In py3k, PyUnicode_Join inherits some complexity from the 2.x days. However, it seems some of the precautions taken there may not be needed anymore. Witness the following comment: /* Grrrr. A codec may be invoked to convert str objects to * Unicode, and so it's possible to call back into Python code * during PyUnicode_FromObject(), and so it's possible for a sick * codec to change the size of fseq (if seq is a list). Therefore * we have to keep refetching the size -- can't assume seqlen * is invariant. */ Perhaps it would also allow to preallocate the target buffer all at once (like bytes.join does) rather than resize it incrementally.
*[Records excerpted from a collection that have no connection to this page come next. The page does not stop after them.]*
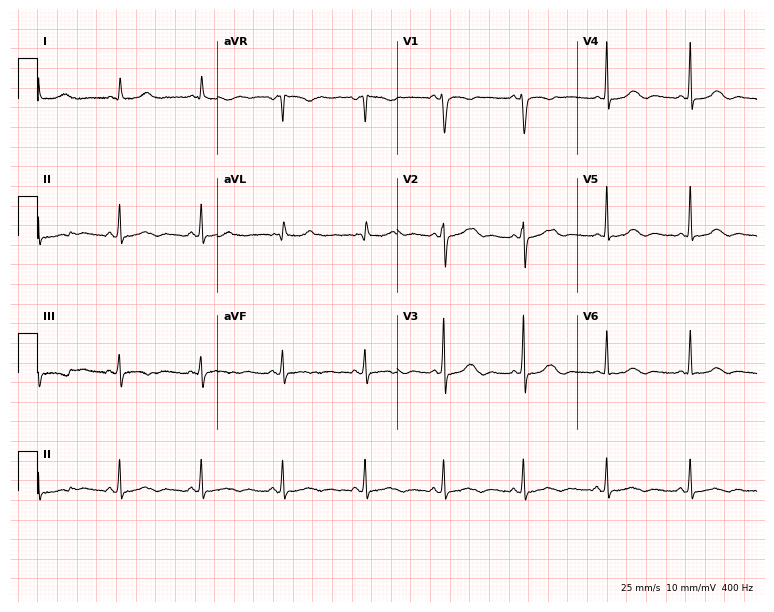
12-lead ECG from a 52-year-old female. Labelled as a normal ECG.
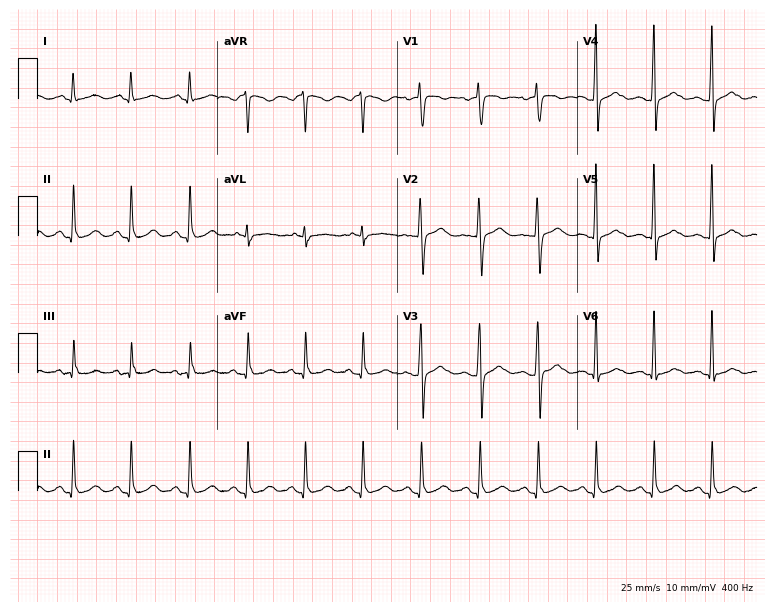
Electrocardiogram (7.3-second recording at 400 Hz), a 22-year-old female patient. Interpretation includes sinus tachycardia (a sinus rate of 100 beats per minute or more).
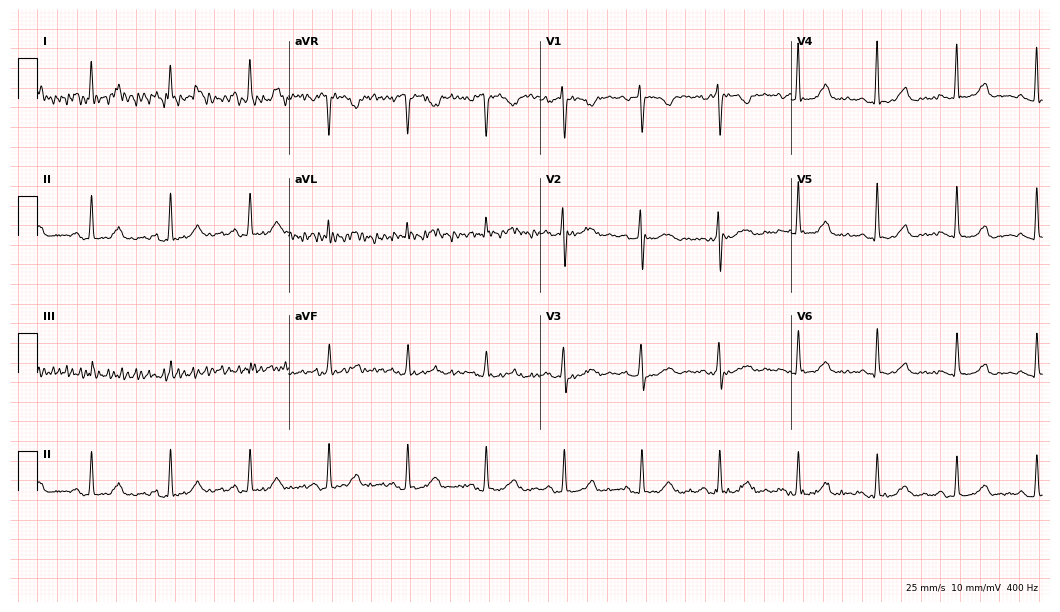
Resting 12-lead electrocardiogram (10.2-second recording at 400 Hz). Patient: a 43-year-old woman. None of these six findings is recorded: first-degree AV block, right bundle branch block (RBBB), left bundle branch block (LBBB), sinus bradycardia, atrial fibrillation (AF), sinus tachycardia.
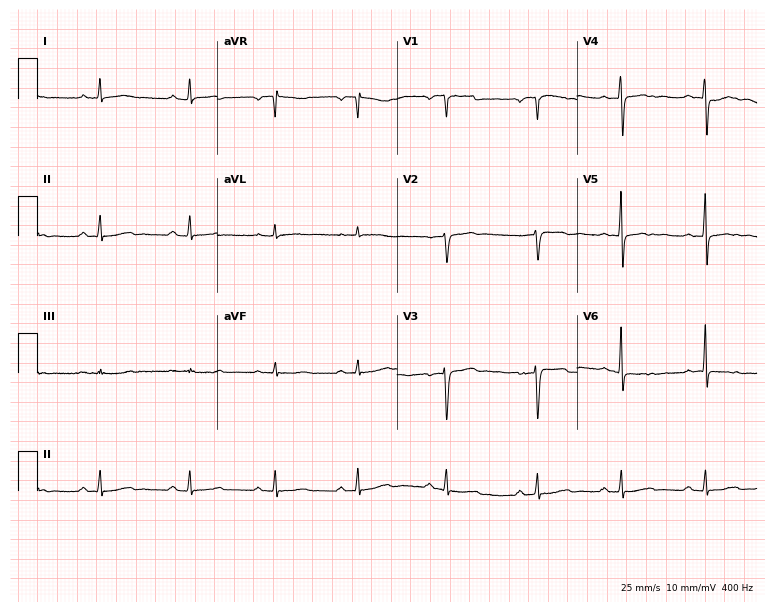
ECG — a female, 42 years old. Screened for six findings — first-degree AV block, right bundle branch block, left bundle branch block, sinus bradycardia, atrial fibrillation, sinus tachycardia — none is recorded. Other findings, if any, are not listed.
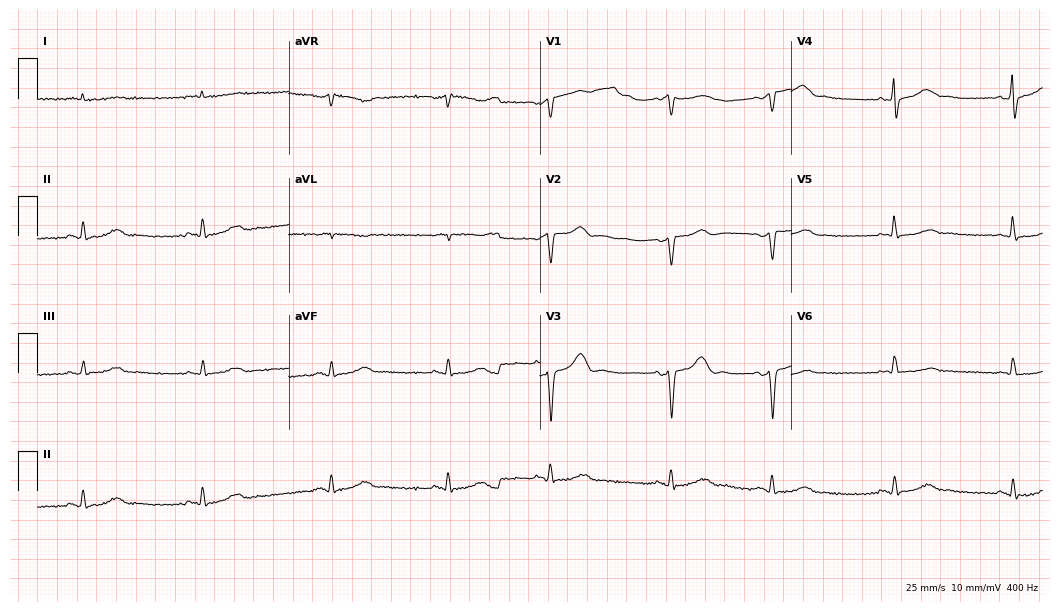
Standard 12-lead ECG recorded from a 72-year-old woman (10.2-second recording at 400 Hz). None of these six findings is recorded: first-degree AV block, right bundle branch block (RBBB), left bundle branch block (LBBB), sinus bradycardia, atrial fibrillation (AF), sinus tachycardia. Other findings, if any, are not listed.

Marc-Andre, what do you think?
The comment gives a wrong impression: The problem is not (only) that a codec might by evil, it's the fact that a codec may well execute Python code and thus allow the list to be changed by other threads during the operation. Now, since in Python 3.x codecs are no longer being invoked, it is probably safe to assume that Python code is not being executed while PyUnicode_Join() is running, but please double-check. It's also wise to apply a sanity check at the end of the loop to check whether the sequence length has indeed not changed (as assert maybe).
Well the potentially dangerous function would have been PyUnicode_FromObject, but in py3k it only accepts unicode instances (either exact or subclasses), and since we are only interested in the underlying buffer we can replace those calls with PyUnicode_Check. I'll work on a patch and keep you updated.